● **EXERCISE INSTRUCTIONS**
Give the data again word for word; drop the pictures.

[[ EXERCISE MATERIAL open ]]

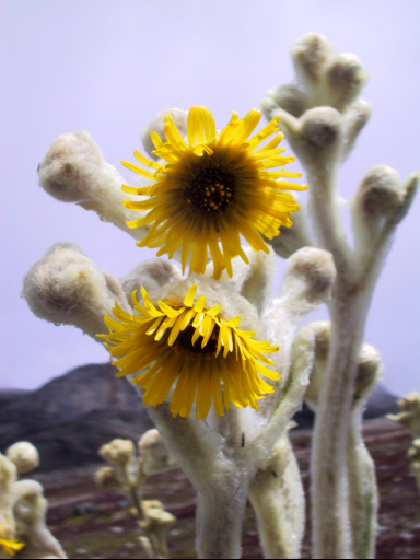 Image of shrub Espeletia schultzii
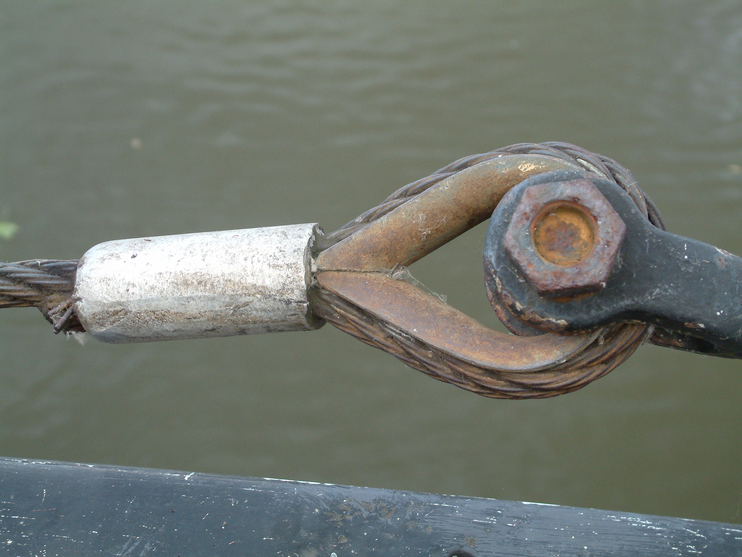 Staaldraadkous
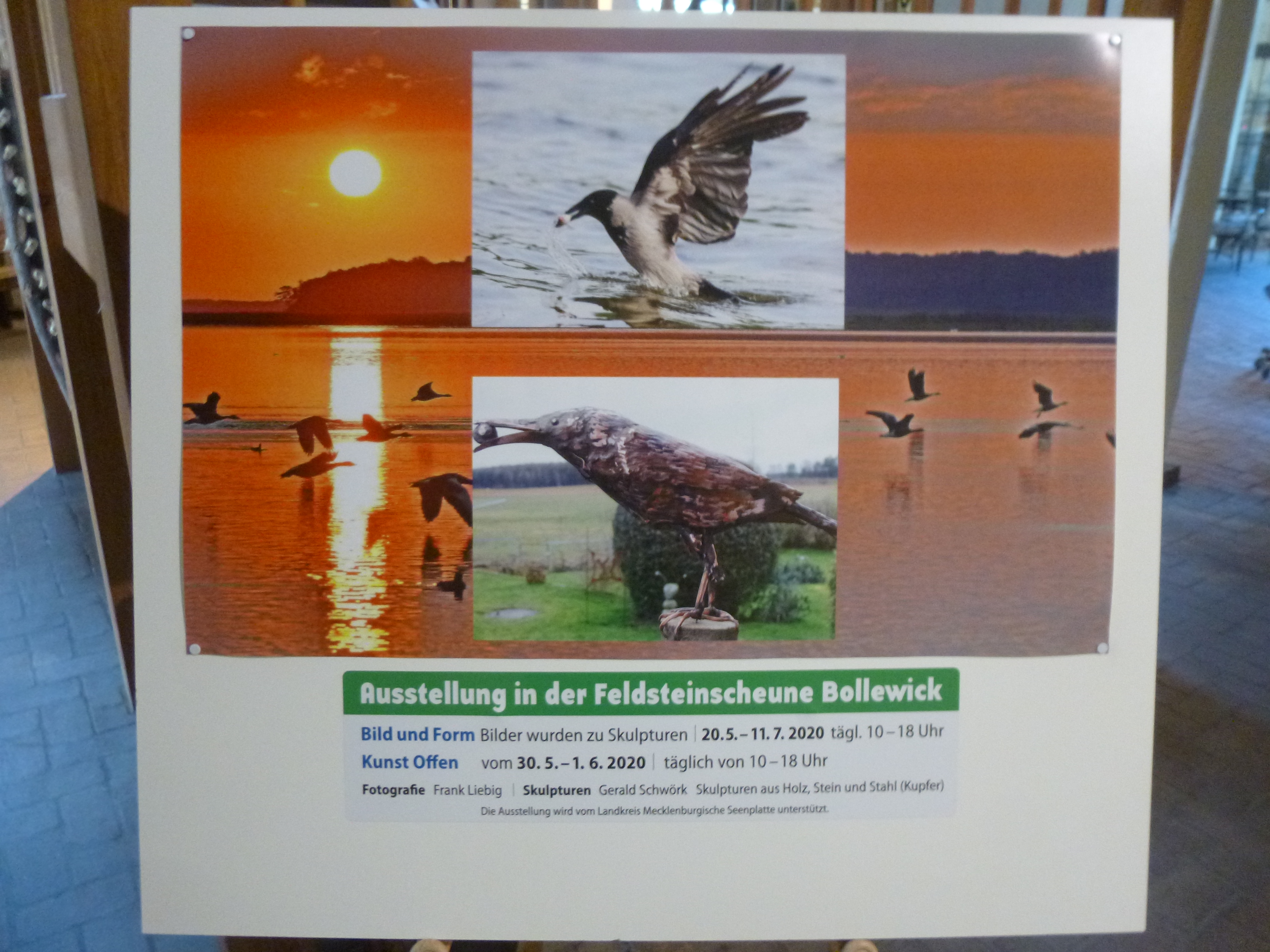 Ausstellungsposter für Frank Liebig und Gerald Schwörk in der Scheune Bollewick
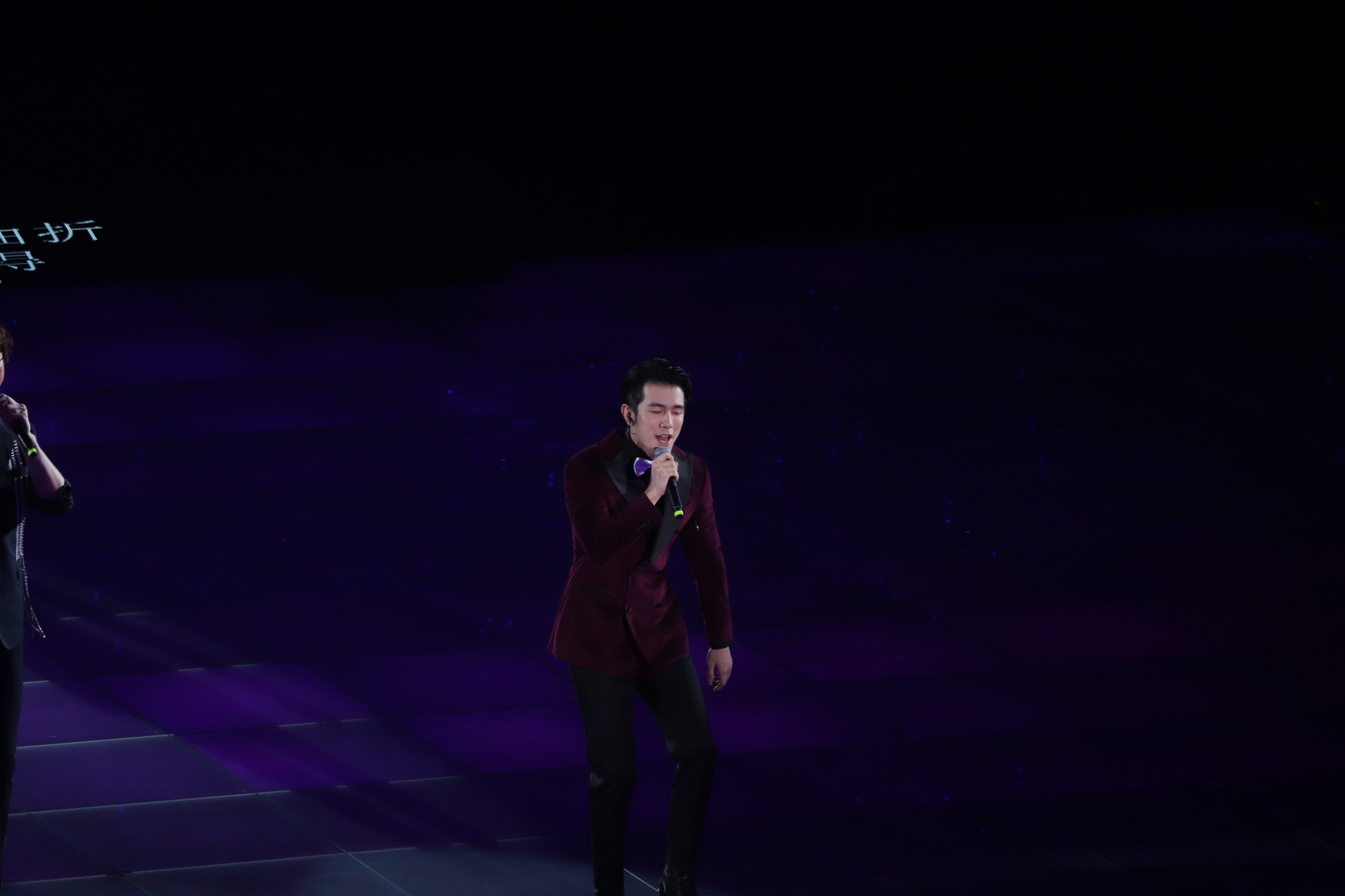 中文（中国大陆）: 龚子棋在“不说再见”系列演唱会上
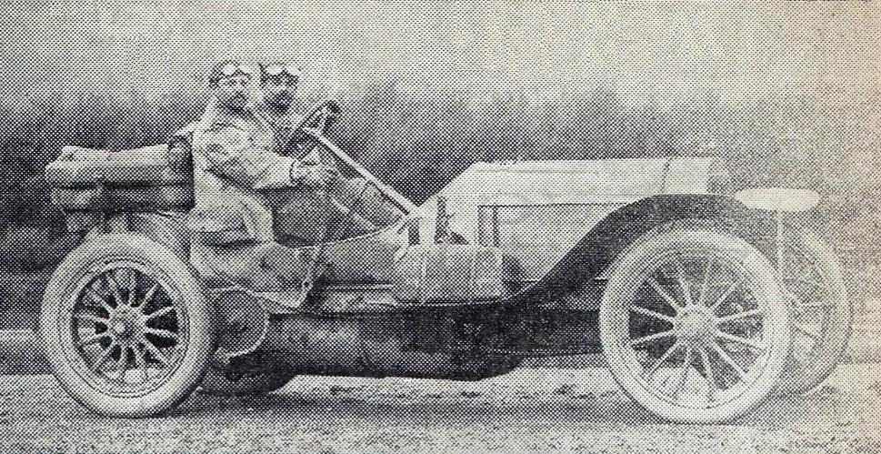 La voiture Mercedes d'Otto Saltzer au Grand Prix de l'ACF 1907.
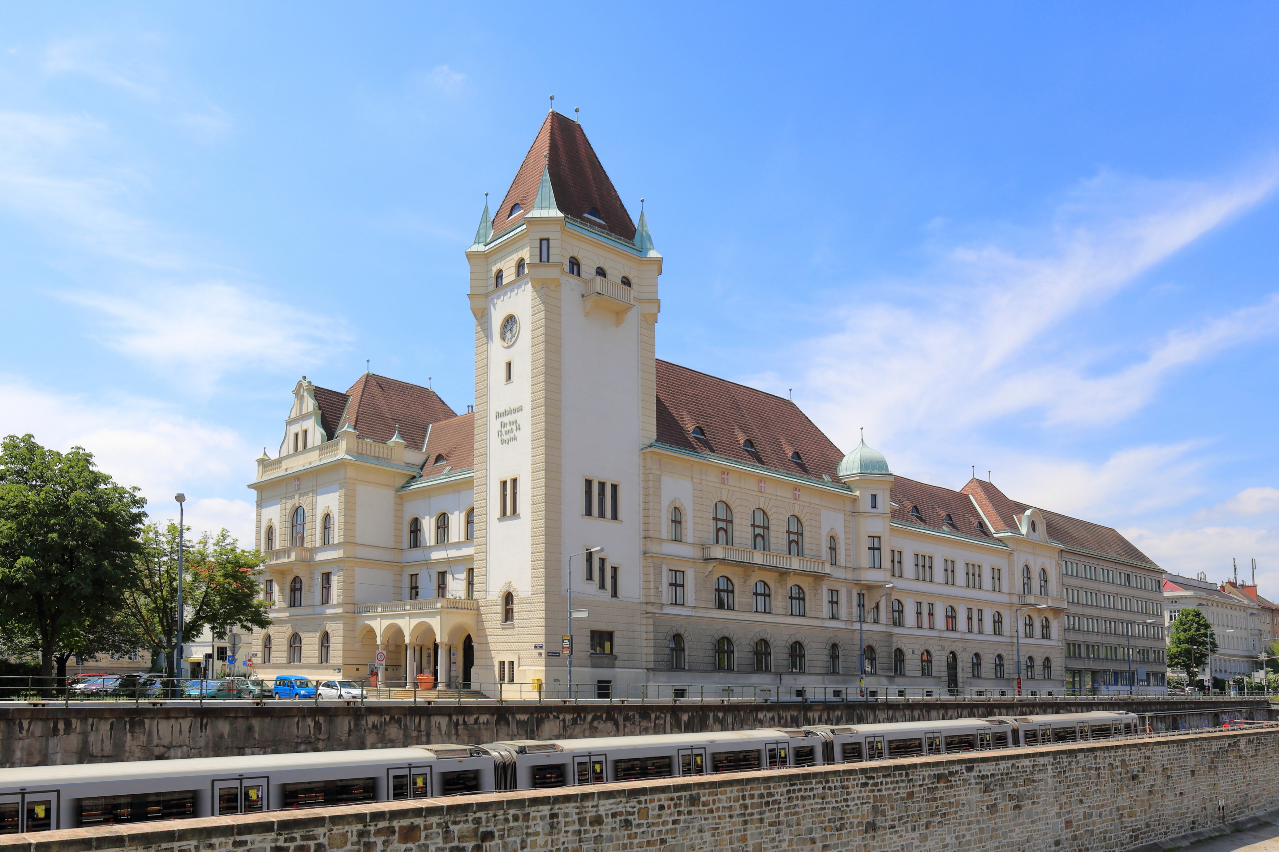 Nordostansicht des Bezirksamtes für den 13. und 14. Bezirk am Hietzinger Kai im 13. Wiener Gemeindebezirk Hietzing.Das Amtshaus entstand auf dem Gelände des ehemaligen Betriebsbahnhofes der Dampftramway und wurde von 1912 bis 1913 nach Plänen des Stadtbauamts errichtet (Einzug der Bezirksvorstehung und der Bezirksverwaltung am 12. Jänner 1914). Die Ausführung erfolgte durch den Baumeister Guido Gröger und die Bildhauerarbeiten stammen von Leopold Geyer. Nach Bombenschäden im Jahr 1945 wurde es Ende der 1940er Jahre und Anfang der 1950er Jahre wiederaufgebaut bzw. wiederinstandgesetzt. Dabei wurde unter anderem der Festsaal im Stil der 1950er-Jahre neu gestaltet.
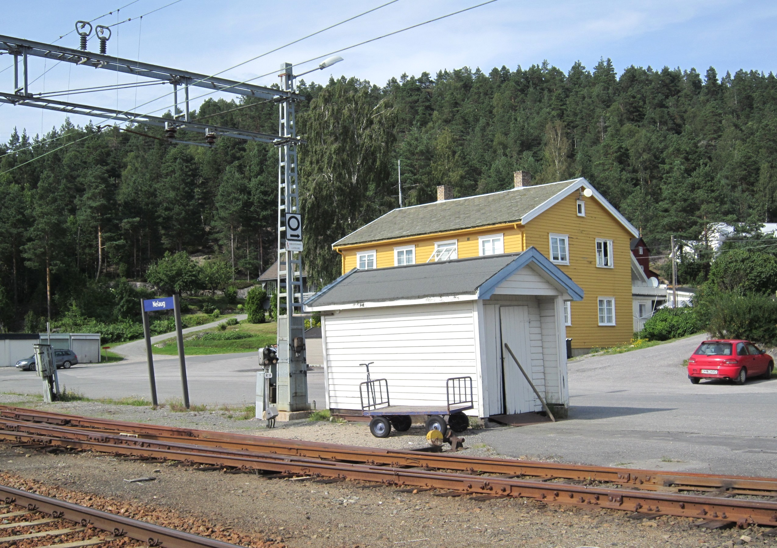 Fylkesvei 412 ender i vestkant av plattformen på Nelaug stasjon.
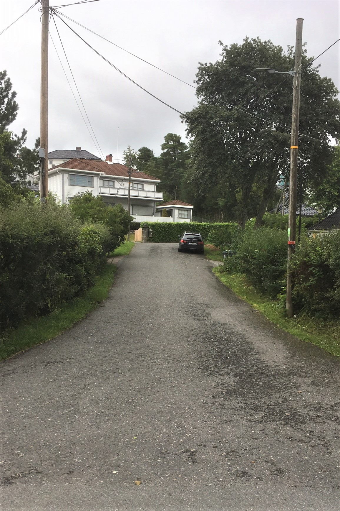 Midttunveien i Oslo august 2019
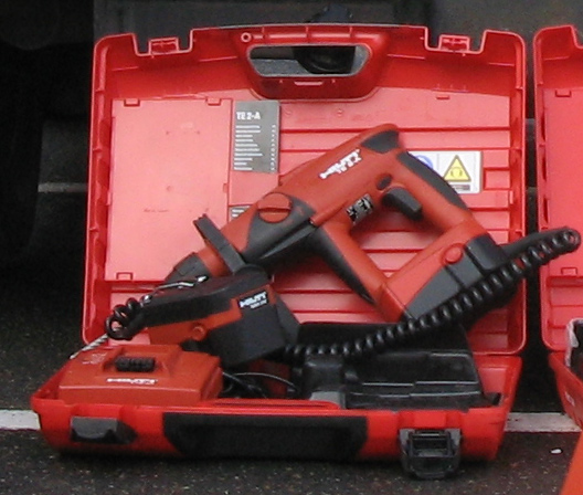 Perforateur sur batterie de marque Hilti

[[ EXERCISE MATERIAL closed ]]

● **OUTPUT OF THE TASK**
 Image of shrub Espeletia schultzii
 Staaldraadkous
 Ausstellungsposter für Frank Liebig und Gerald Schwörk in der Scheune Bollewick
 中文（中国大陆）: 龚子棋在“不说再见”系列演唱会上
 La voiture Mercedes d'Otto Saltzer au Grand Prix de l'ACF 1907.
 Nordostansicht des Bezirksamtes für den 13. und 14. Bezirk am Hietzinger Kai im 13. Wiener Gemeindebezirk Hietzing.Das Amtshaus entstand auf dem Gelände des ehemaligen Betriebsbahnhofes der Dampftramway und wurde von 1912 bis 1913 nach Plänen des Stadtbauamts errichtet (Einzug der Bezirksvorstehung und der Bezirksverwaltung am 12. Jänner 1914). Die Ausführung erfolgte durch den Baumeister Guido Gröger und die Bildhauerarbeiten stammen von Leopold Geyer. Nach Bombenschäden im Jahr 1945 wurde es Ende der 1940er Jahre und Anfang der 1950er Jahre wiederaufgebaut bzw. wiederinstandgesetzt. Dabei wurde unter anderem der Festsaal im Stil der 1950er-Jahre neu gestaltet.
 Fylkesvei 412 ender i vestkant av plattformen på Nelaug stasjon.
 Midttunveien i Oslo august 2019
 Perforateur sur batterie de marque Hilti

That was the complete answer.